Additional Required Capital Sample Clauses

Additional Required Capital. In the event that the Pennsylvania Department requires that capital contributions be made into OneBeacon Insurance (either by virtue of a requirement to increase reserves or a requirement to increase surplus, or both), such that the aggregate amount of Cash Equivalents and Investment Assets of OneBeacon Insurance, on a consolidated basis with its Subsidiaries, after giving effect to such capital contributions, shall exceed, as of the Closing, the aggregate amount of Cash Equivalents and Investment Assets of OneBeacon Insurance, on a consolidated basis with its Subsidiaries, contemplated by the Estimated Closing Date Balance Sheet (such excess amount referred to herein as the “Required Additional Capital Amount”), then the provisions of this Section 5.19 shall apply.
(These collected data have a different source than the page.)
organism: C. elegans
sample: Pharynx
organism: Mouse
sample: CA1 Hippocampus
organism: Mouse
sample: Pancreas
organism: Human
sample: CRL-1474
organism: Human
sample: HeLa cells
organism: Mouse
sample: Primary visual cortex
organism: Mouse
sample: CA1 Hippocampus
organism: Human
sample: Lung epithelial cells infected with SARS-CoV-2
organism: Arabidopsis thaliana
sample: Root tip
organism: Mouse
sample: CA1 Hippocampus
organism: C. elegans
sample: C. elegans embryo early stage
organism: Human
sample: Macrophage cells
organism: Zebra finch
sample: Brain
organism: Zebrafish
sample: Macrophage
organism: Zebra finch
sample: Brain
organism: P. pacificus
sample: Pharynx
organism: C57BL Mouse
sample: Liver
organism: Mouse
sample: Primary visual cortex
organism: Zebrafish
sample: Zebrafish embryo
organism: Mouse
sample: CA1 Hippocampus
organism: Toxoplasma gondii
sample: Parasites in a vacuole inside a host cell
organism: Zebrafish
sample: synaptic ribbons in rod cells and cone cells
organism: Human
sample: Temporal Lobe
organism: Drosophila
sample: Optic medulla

Seller shall contribute to OneBeacon Insurance (i) an amount of Cash Equivalents (the “Seller Pari Passu Amount”) equal to the lesser of (x) fifty percent (50%) of the Required Additional Capital Amount or (y) the Pre-Closing Seller Contribution; and (ii) if the Required Additional Capital Amount exceeds two times the Seller Pari Passu Amount, an amount of Cash Equivalents of such excess, up to a maximum of $36.65 million (the “Seller Priority Amount”). In consideration of each amount, if any, contributed by Seller pursuant to this Section 5.19, OneBeacon Insurance will issue a surplus note to Seller, which surplus note(s) shall be substantially in the applicable form attached hereto as Exhibit 8 (each, a “Surplus Note”). The Surplus Note, if any, issued in consideration of the Seller Pari Passu Amount (the “Seller Pari Passu Note”), will be subordinated to the Surplus Note, if any, issued in consideration of the Seller Priority Amount (the “Seller Priority Note”).” 2. Amendment to Section 8.1
Additional Required Capital. The Shareholders acknowledge that it is their intent to borrow or finance additional capital needs of the Channahon Facility to continue and/or maximize its operations, but that there may be a need for additional capital to meet the requirements of the Initial Budget or any Annual Budget that cannot be borrowed or otherwise obtained from Third Parties. The Shareholders agree that if additional funds are needed to complete the Agreed Construction, for pre-opening expense, expenses and capital expenditures necessary to open the Channahon Facility, make payments on the Lease, continue operations or such similar matters in accordance with the Initial Budget or any Annual Budget, then, within ten (10) business days of the written demand of the Company President or any Director, setting forth the reasonable amount necessary for each Shareholder to contribute, each Shareholder shall contribute in cash or cash equivalent its pro-rata share, based on Share ownership, of the amount requested as Additional Required Capital. However, to the extent that UGE is receiving (or has met the requirements to receive) Profits in excess of its then existing percentage of ownership in the Company pursuant to Section 5.4, prior to any Profit distribution to either Shareholder, EFTI shall be entitled to be repaid an amount equal to any Additional Required Capital it has contributed to the Company, in excess of the Additional Required Capital contributed by UGE.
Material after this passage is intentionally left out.